Second, the government has created an extensive framework of policy instruments to manage and dampen anti-nuclear contestation. Where the Japanese authorities have been content to use standard, Weberian tools against anti-facility movements in other areas—such as dam construction and airport building—they have never resorted to land-expropriation in struggles over nuclear power plants, despite clear legal precedent for them to do so. Rather, the government has created a series of hard- and soft-control tools alongside deep incentives for communities willing to take on nuclear reactors. For example, students in Japanese middle schools may take science courses emphasizing the safety and necessity of nuclear power plants, with curricula written by government bureaucrats rather than teachers. Farmers and fishermen in these communities are regularly offered jobs at government-sponsored facilities to compensate for signing away sea rights in the surrounding fishing area. To further assuage the resistance that fishermen and farmers have shown in the past (because of concerns over “nuclear blight”—potential customers avoiding crops or fish because of fears of nuclear contamination), the government sponsors a yearly fair in Yokohama, in which only communities that host nuclear power plants can display and sell their goods. Finally, the government has created a monumental program called The Three Power Source Development Laws (Dengen Sanpō), which funnels roughly $20 million per year to acquiescent host communities. The money—which comes not from the politically vulnerable and annually vetted budget, but, instead, from an invisible tax on all electricity use across the nation—purchases roads, buildings, job re-training, medical facilities, and good will. In these far-flung rural communities that are, by and large, dying through depopulation and aging, these funds can provide vital support.

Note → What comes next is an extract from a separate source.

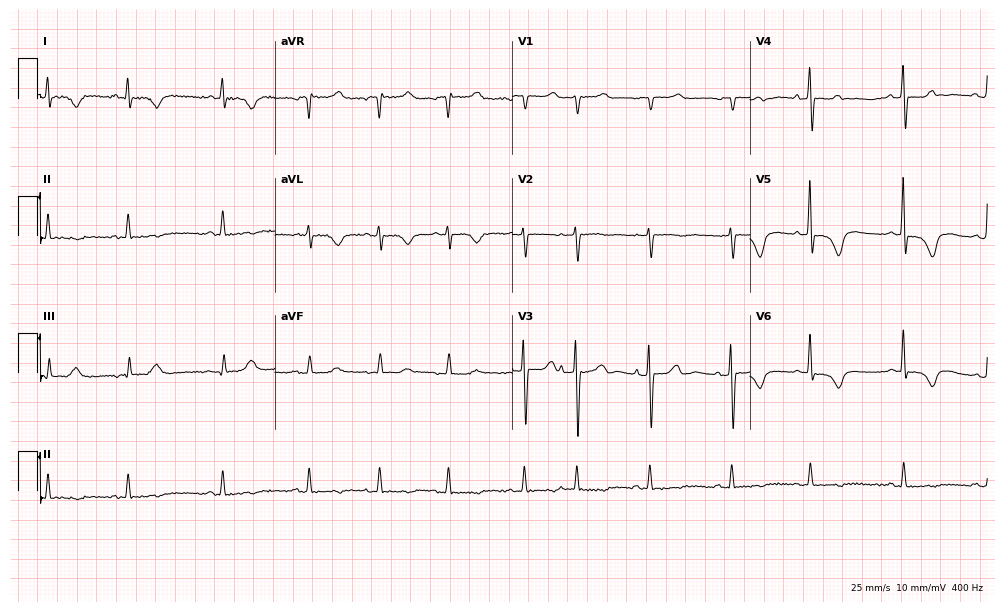
Resting 12-lead electrocardiogram (9.7-second recording at 400 Hz). Patient: a woman, 85 years old. Read as a normal ECG.
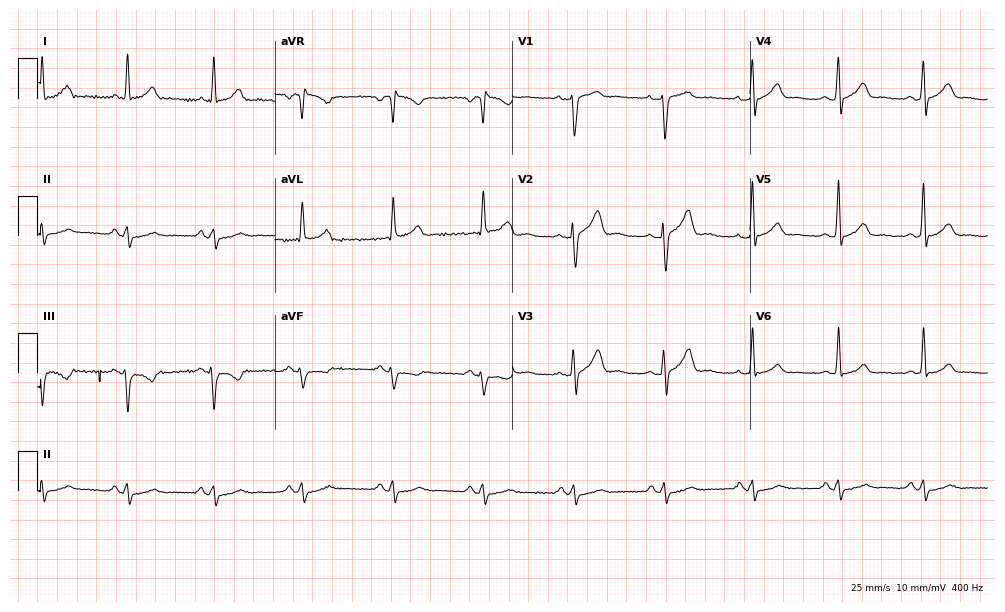
ECG (9.7-second recording at 400 Hz) — a 59-year-old man. Screened for six findings — first-degree AV block, right bundle branch block, left bundle branch block, sinus bradycardia, atrial fibrillation, sinus tachycardia — none is recorded. Only these six findings were labelled.

Japan’s choices—to sway public opinion through subsidies, social control tools, and manipulation—have left little room for public debate on the issue of nuclear power. The local residents—whom we see bearing the heaviest burden of the ongoing crisis in Fukushima and who have been exposed to radiation by past accidents at the Monju FBR, the fatal accident at Tokaimura, and elsewhere—are seen not as partners, but as targets for policy tools. A plan-rational approach, as Chalmers Johnson might have called it, has placed reactors in areas vulnerable to the threat of tsunami and pushed rural communities into dependence on the economic side payments which accompany these facilities. Now, as Japan struggles to avert catastrophe, it is the time for a real discussion between civil society and state over the future of nuclear power.

Daniel P. Aldrich is assistant professor of political science at Purdue University and author of the 2010 book SITE FIGHTS: Divisive Facilities and Civil Society in Japan and the West (Cornell University Press).